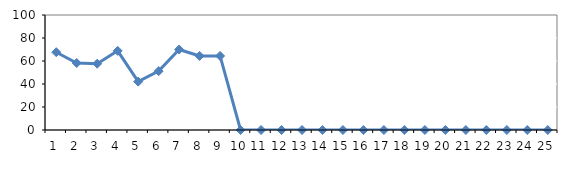
| Category | Series 0 |
|---|---|
| 0 | 67.647 |
| 1 | 58.235 |
| 2 | 57.647 |
| 3 | 68.824 |
| 4 | 42.059 |
| 5 | 51.176 |
| 6 | 70 |
| 7 | 64.412 |
| 8 | 64.412 |
| 9 | 0 |
| 10 | 0 |
| 11 | 0 |
| 12 | 0 |
| 13 | 0 |
| 14 | 0 |
| 15 | 0 |
| 16 | 0 |
| 17 | 0 |
| 18 | 0 |
| 19 | 0 |
| 20 | 0 |
| 21 | 0 |
| 22 | 0 |
| 23 | 0 |
| 24 | 0 |
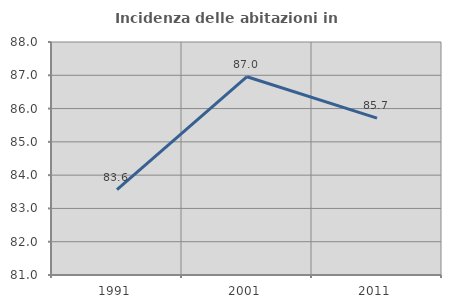
| Category | Incidenza delle abitazioni in proprietà  |
|---|---|
| 1991.0 | 83.562 |
| 2001.0 | 86.957 |
| 2011.0 | 85.714 |
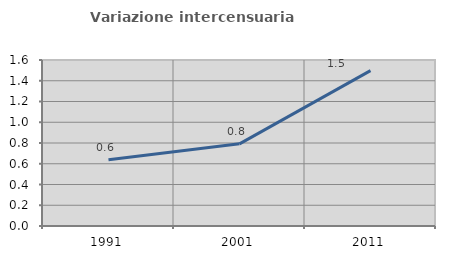
| Category | Variazione intercensuaria annua |
|---|---|
| 1991.0 | 0.639 |
| 2001.0 | 0.792 |
| 2011.0 | 1.497 |
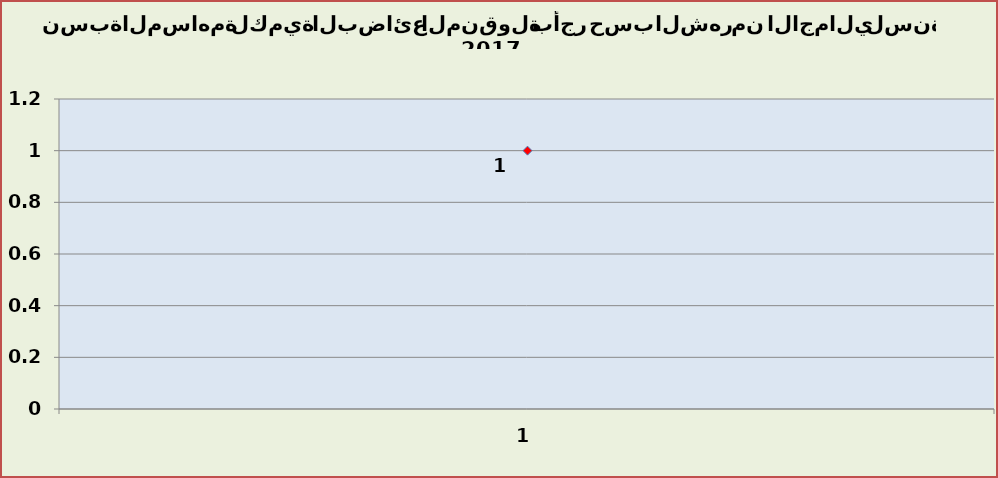
| Category | Series 0 |
|---|---|
| 0 | 1 |
=-=-=
Restate the material above word for word; pictures do not belong in the copy.

| Category | Series 0 |
|---|---|
| 0 | 67.647 |
| 1 | 58.235 |
| 2 | 57.647 |
| 3 | 68.824 |
| 4 | 42.059 |
| 5 | 51.176 |
| 6 | 70 |
| 7 | 64.412 |
| 8 | 64.412 |
| 9 | 0 |
| 10 | 0 |
| 11 | 0 |
| 12 | 0 |
| 13 | 0 |
| 14 | 0 |
| 15 | 0 |
| 16 | 0 |
| 17 | 0 |
| 18 | 0 |
| 19 | 0 |
| 20 | 0 |
| 21 | 0 |
| 22 | 0 |
| 23 | 0 |
| 24 | 0 |
| Category | Incidenza delle abitazioni in proprietà  |
|---|---|
| 1991.0 | 83.562 |
| 2001.0 | 86.957 |
| 2011.0 | 85.714 |
| Category | Variazione intercensuaria annua |
|---|---|
| 1991.0 | 0.639 |
| 2001.0 | 0.792 |
| 2011.0 | 1.497 |
| Category | Series 0 |
|---|---|
| 0 | 1 |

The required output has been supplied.